Se donner une chance pour réussir la ZLECAf

L’AUDA-NEPAD et Frederick S. Pardee Center for International Futures (Université de Denver) ont publié conjointement une étude sur les conditions de réussite dans la mise en œuvre de l’Accord de libre-échange continentale africaine. En voici les principaux enseignements.

Depuis la création de la Zone de libre-échange continentale africaine (ZLECAf), entérinée lors du sommet de l’Union Africaine à Niamey, le 7 juillet 2019, nous n’avons de cesse de faire avancer l’idée qu’un marché commun pour et par les Africains est possible pour ainsi créer un marché unique des biens et des services afin de faciliter la libre circulation des personnes et des investissements, et jeter les bases d’une union douanière continentale. Nous continuons à promouvoir auprès des chefs de gouvernement cette intégration économique, privilégiant le partage des bénéfices économiques aux rivalités historiques et aux gains relatifs.

Cette étude s’inscrit dans cette démarche. Elle permet de mettre à plat l’ensemble des défis locaux et internationaux susceptibles d’accroître ou d’entraver la mise en œuvre de l’Accord. Elle éclaire ainsi les décideurs africains en mettant à leur disposition des données chiffrées objectives pour les aiguiller dans leur prise de décision. Car la condition préalable à la mise en œuvre de la ZLECAf reste la volonté politique de faire progresser les relations commerciales intracontinentales. Il s’agira alors pour les parties prenantes de coordonner et d’harmoniser les politiques commerciales aux niveaux national, régional, continental et mondial.

Repenser les sources de recettes publiques
La ZLECAf appelle à la suppression de 90 % des droits de douane sur le commerce intra-africain ce qui, pour certains pays tributaires de ces taxes, pourrait représenter une baisse des recettes publique et donc un obstacle à la réussite de l’Accord.

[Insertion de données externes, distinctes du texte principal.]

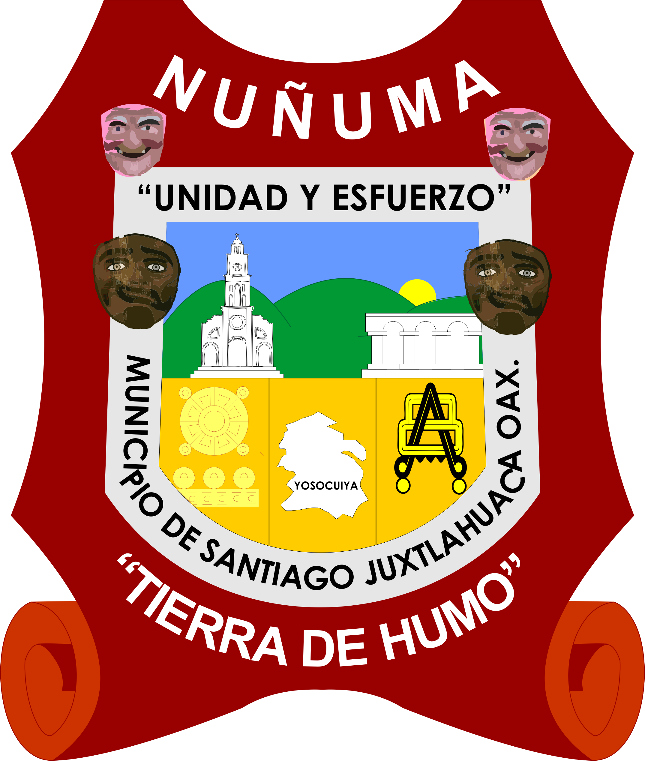 Descripción en lienzo de hules rojos, significando las luchas libertadoras de los mixtecos, así como su esencia ritual en la conformación de su estructura y organización social. En la parte superior la palabra "Ñu Ñu Ma" que en mixteco significa "Tierra de Humo" que es el nombre como se le conoce a la Mixteca. Al centro el lema "Unidad y Esfuerzo" que refleja el espíritu de unión y trabajo de sus hombres, enmarcado con el nombre del municipio, entre los cuales están las mascaras de la "Danza del Chilolo y del Rubio", que son las de mayor relevancia en el folclore de Juxtlahuaca, seguidas de las máscaras de la "Danza del Macho". La silueta del templo parroquial sobre el valle Verde y arcos del palacio municipal; significando la base y el soporte del esfuerzo de los habitantes de este pueblo de la tierra del sol, que despunta en los montes del "Agua Azul", descansando sobre un fondo amarillo que significa la abundante cosecha y la eterna búsqueda por la libertad sobre el cual se encuentra el glifo del año mixteco y la conjugación de sus raíces etimológicas; "En el gran llano Verde" y como le gustaron ponerle "Llano del Conejo".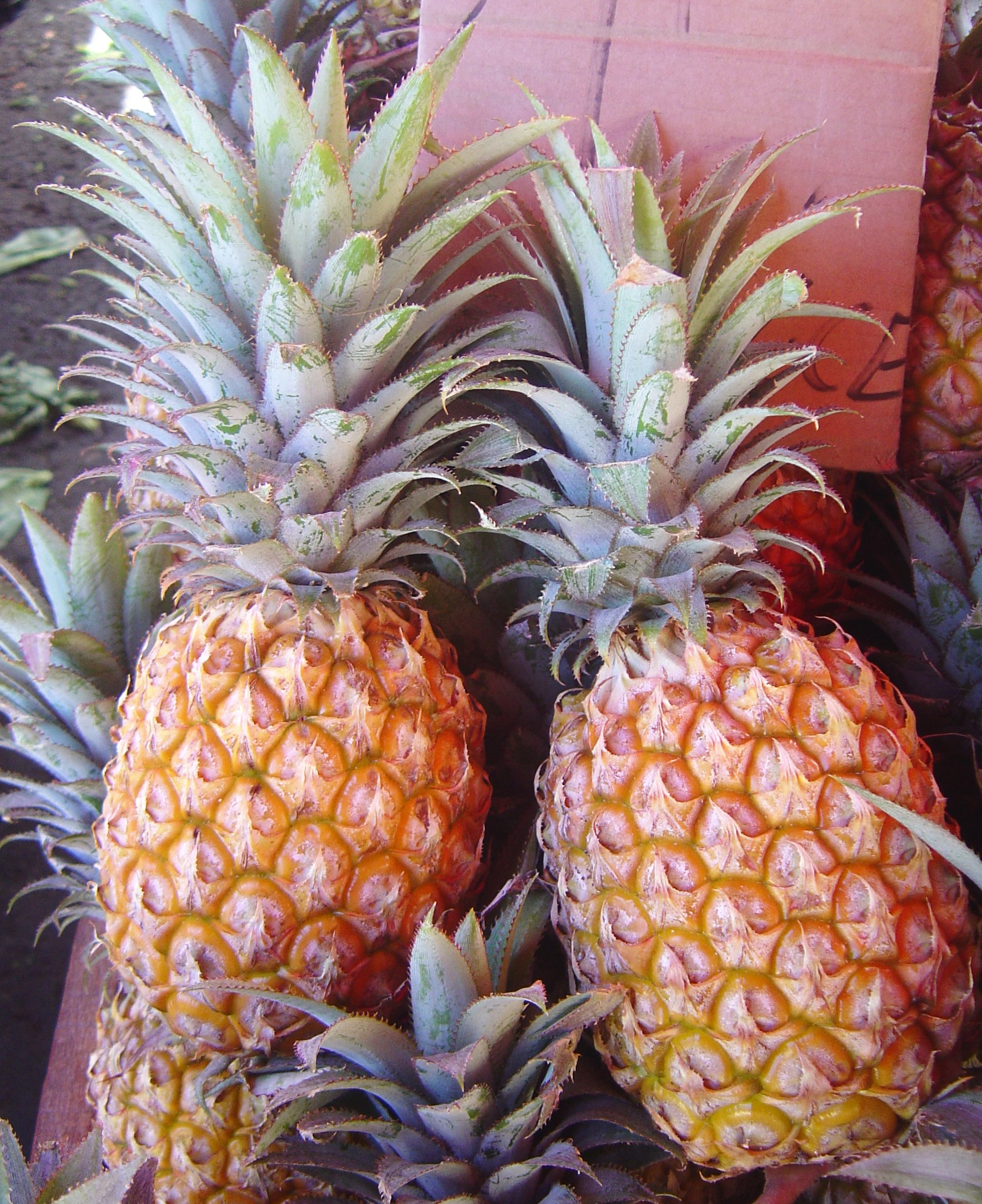 Ananas comosus 'Victoria' (Victoria pineapple) Île de la Réunion

Or, selon les données tirées de l’étude, les tarifs douaniers intra-africains sont faibles par rapport aux tarifs entre l’Afrique et le reste du monde. Environ 1,5 % du PIB africain soit 37 milliards de dollars provient des droits de douane sur les importations en provenance du reste du monde. Par comparaison, les recettes tarifaires du commerce intra-africain ne représentent que 0,1 % du PIB africain en 2015 soit 3,5 milliards de dollars. Aussi, la mise en œuvre de la ZLECAf aura un effet négatif limité sur les recettes publiques au niveau du continent.

« Les conditions du succès de la ZLECAf passent aussi par la réduction des obstacles non tarifaires au commerce, comme la mauvaise gouvernance, le manque d’infrastructure et les passages de frontières, et la prévalence du commerce informel. »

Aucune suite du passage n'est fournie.